A fuerza de pasar por este mismo proceso una y otra vez, la represión se hace cada vez mayor y poco a poco se construye una pesada carga inconsciente de emociones negativas, programaciones mentales y creencias. Según maduramos, la carga se hace más pesada y nos llenamos de desconfianza, miedo, resistencia, desesperación, negación o baja autoestima. El corazón se endurece y se cierra, o se entra en estados depresivos. Carentes de libertad y poder, el inconsciente dirigirá nuestra vida. Nos hemos convertido en robots, sin darnos cuenta. Ahora, somos dirigidos por nuestra mente subconsciente.

Hemos comprendido que a cambio de cariño, debíamos someternos a  la autoridad exterior, hemos entendido que no sabemos nada, que solos, no sabemos movernos, que no tenemos derecho a expresarnos y satisfacer nuestras necesidades, que somos incapaces de inventar nada, de crear o dirigir nuestra propia vida. La estructura está configurada. El sufrimiento es tan insoportable que solo nos quedan dos salidas, la sumisión total o la rebeldía, ambas desarrolladas a la par que un profundo sentimiento de impotencia, acompañado de todas las emociones negativas antes descritas. Hemos de protegernos y perdemos todo contacto con lo que queremos, lo que necesitamos o lo que podemos hacer. Hemos perdido toda esperanza de ser felices. Nos hemos convertido en adultos insatisfechos y desorientados.

Después de todas las experiencias que nuestro subconsciente ha grabado, sentimos que se nos escapa el control de todo, que la vida es difícil e injusta, que todo el mundo quiere engañar o dominar, manipular o aplastar. Que debemos protegernos, defendernos, desconfiar, controlar, luchar para conseguir lo que queremos. Que todo está lleno de peligros y sufrimientos a causa de otros, que otros son los culpables, que las circunstancias son adversas, que la vida es así... Todo es visto y entendido según la mente pequeña, ante la cual, a veces, cabe alguna esperanza, otras, entramos en la tristeza o la depresión o, por último, nos convertimos en personas agresivas y violentas hacia la vida o los demás. “El piensa mal y acertarás”, se convierte en nuestro mantra. Ha entrado en juego el personaje de la víctima.


Nuestro impoluto sistema de creencias no nos permite vernos cuando ciegos de rabia reaccionamos, seguros de que el otro, las circunstancias o la propia vida son las causantes de todo lo que nos pasa, cuando nos sentimos abandonados, rechazados, traicionados, humillados o injustamente tratados. En esos momentos, urge pararse, sentirse y abrazarse, porque ahí somos capaces de ver que somos los únicos responsables de lo que se dispone ante nosotros y de lo que sentimos ante ello, pero bufamos, aunque no lo expresemos.

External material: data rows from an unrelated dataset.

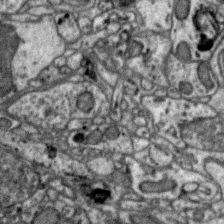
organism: Zebra finch
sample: Brain
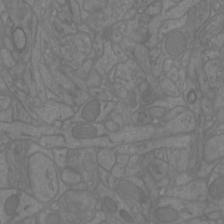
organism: Mouse
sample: Cortical neurons
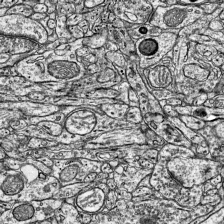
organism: Mouse
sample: Visual Cortex
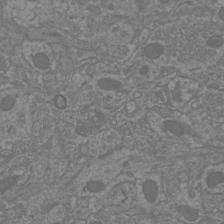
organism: Mouse
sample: Cortical neurons
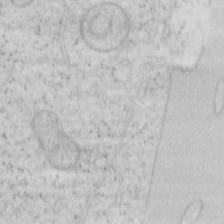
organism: Human
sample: HeLa cells
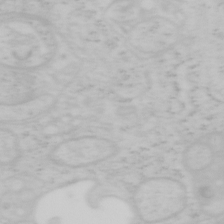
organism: Mouse
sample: OT-I killer T cells with ID8 ovarian cancer cells
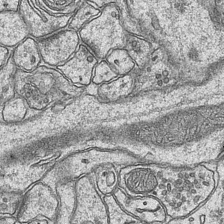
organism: Mouse
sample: CA1 Hippocampus
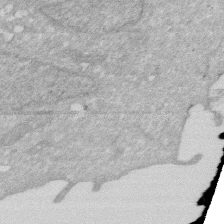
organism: Human
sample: HIV infected U937 cells
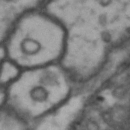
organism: Drosophila
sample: Brain
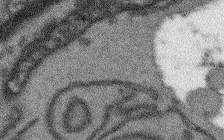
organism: Arabidopsis thaliana
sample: Root tip
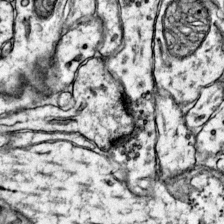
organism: Mouse
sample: Primary visual cortex
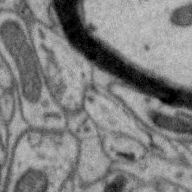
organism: Zebra finch
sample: Brain
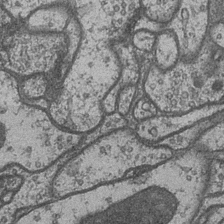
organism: Drosophila
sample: Optic medulla
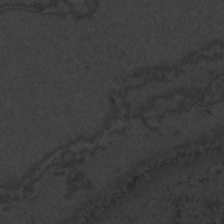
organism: Zebrafish
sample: Macrophage infected with Toxoplasma gondii
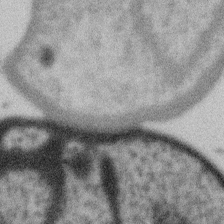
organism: Gemmata obscuriglobus
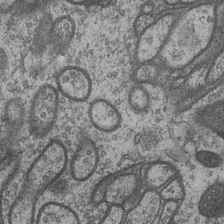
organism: Drosophila
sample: Optic medulla
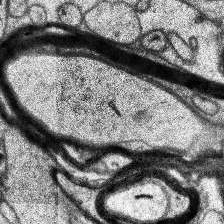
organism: Human
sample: Temporal Lobe
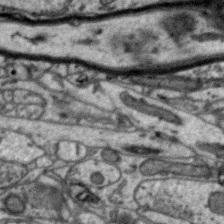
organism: Zebra finch
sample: Brain
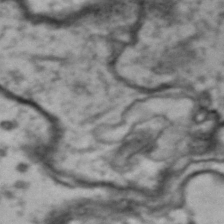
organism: Drosophila
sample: Brain
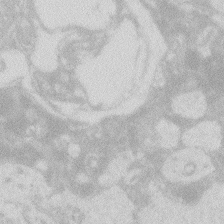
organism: Zebrafish
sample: Macrophage
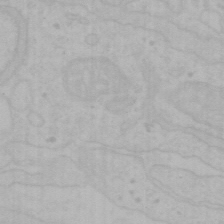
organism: Mouse
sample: Choroid plexus
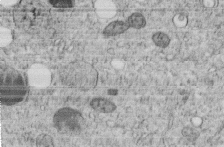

La mente se defiende y aunque todos creemos que somos muy valientes, paso a paso, nos llenamos de miedos, que alimentamos con ese mundo de creencias negativas. Si en algún momento hemos sentido que el victimismo nos protegía o nos ofrecía alguna ventaja, nos agarramos a él y ya no lo reconocemos. Aparece y lo justificamos. Pero…no nos engañemos, porque eso no nos hace felices y si siempre estamos en busca de la felicidad, algo falla.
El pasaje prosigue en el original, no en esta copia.